Si c’est l’attaque frontale contre le milieu anti-autoritaire/anarchiste par l’État grec qui était à l’origine de cet appel, d’innombrables exemples dans le monde entier nous montrent que la police, les autorités municipales et les grandes entreprises coopèrent très bien ensemble, attaquant des structures de solidarité et pacifiant la société à un niveau transnational. Au cours des dernières semaines et mois, dans des parties du monde où les populations souffrent d’un appauvrissement systématique et de l’extension de projets de gentrifications, les attaques de l’État/Capital contre les mouvements radicaux ont augmenté, y compris la répression contre des formes concrètes de résistance telles que l’occupation de terres, projets autogérés, occupation de siège de compagnies, ou des actions de grève. Ainsi nous considérons important de connecter nos luttes à travers le monde, et de lutter ici et maintenant. Des actions en réponse aux attaques contre des lieux squattés pourraient être l’étincelle pour vous. Agir dans la rue et laisser courir son imagination pour propager le message de la résistance active.

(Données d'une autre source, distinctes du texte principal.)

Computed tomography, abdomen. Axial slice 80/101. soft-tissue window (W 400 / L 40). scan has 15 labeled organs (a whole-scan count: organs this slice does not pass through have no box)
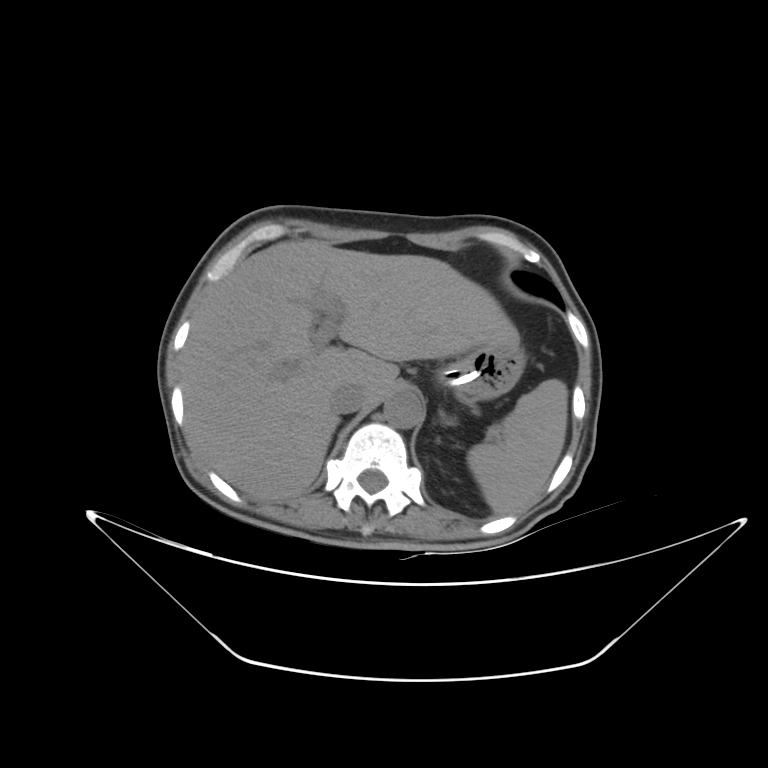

Nos compagnon-ne-s sont toujours emprisonné-e-s partout dans le monde. Beaucoup de nos espaces autogérés sont attaqués ou expulsés, notre infrastructure est assiégée, et nos médias de contre-information sont censurés ou confisqués. Lorsque nous exprimons nos idées en public des robots armés en uniformes rodent partout. Des machines de surveillance suivent chacun de nos pas, et l’État compte sur le soutien d’une foule de fascistes armés… Mais notre combat existentiel va au delà de la simple défense d’espaces concrets.

Alors il est temps de dire assez au défaitisme permanent. La guerre sociale est menée indépendamment des expulsions ou des arrestations. Il n’y a pas de frontières dans nos cœurs. Pour chaque projets détruits deux nouveaux doivent apparaitre quelque part dans le monde. Pour chaque compagnon-ne en taule nos actions doivent parler d’elles-même.

Réveillez-vous, impliquez-vous, soyez sauvages. Guerre à la guerre des puissants ! POUR UN FÉVRIER NOIR !

-11h25 Il y a un rendez vous demain à la Chateigne pour préparer la journée de samedi de dénonciation des violences d’Etat A partir de 12h et il y aura un covoiturage a 12h samedi a Notre Dame Des Landes pour y aller.


- 10h55
on nous aprrend que des camarades ont vu deux géomètres ou trucs dans le genre accompagné d’une voiture de flics vers le Rosier. Sinon pas beaucoup d’infos peut etre rappeler que les flics sont toujours au 2 carrefour Ardillères/Saulce come tout le temps sauf que depuis quelques jours ils s’avancent a la sortie du champ ou l’on passait pour les éviter.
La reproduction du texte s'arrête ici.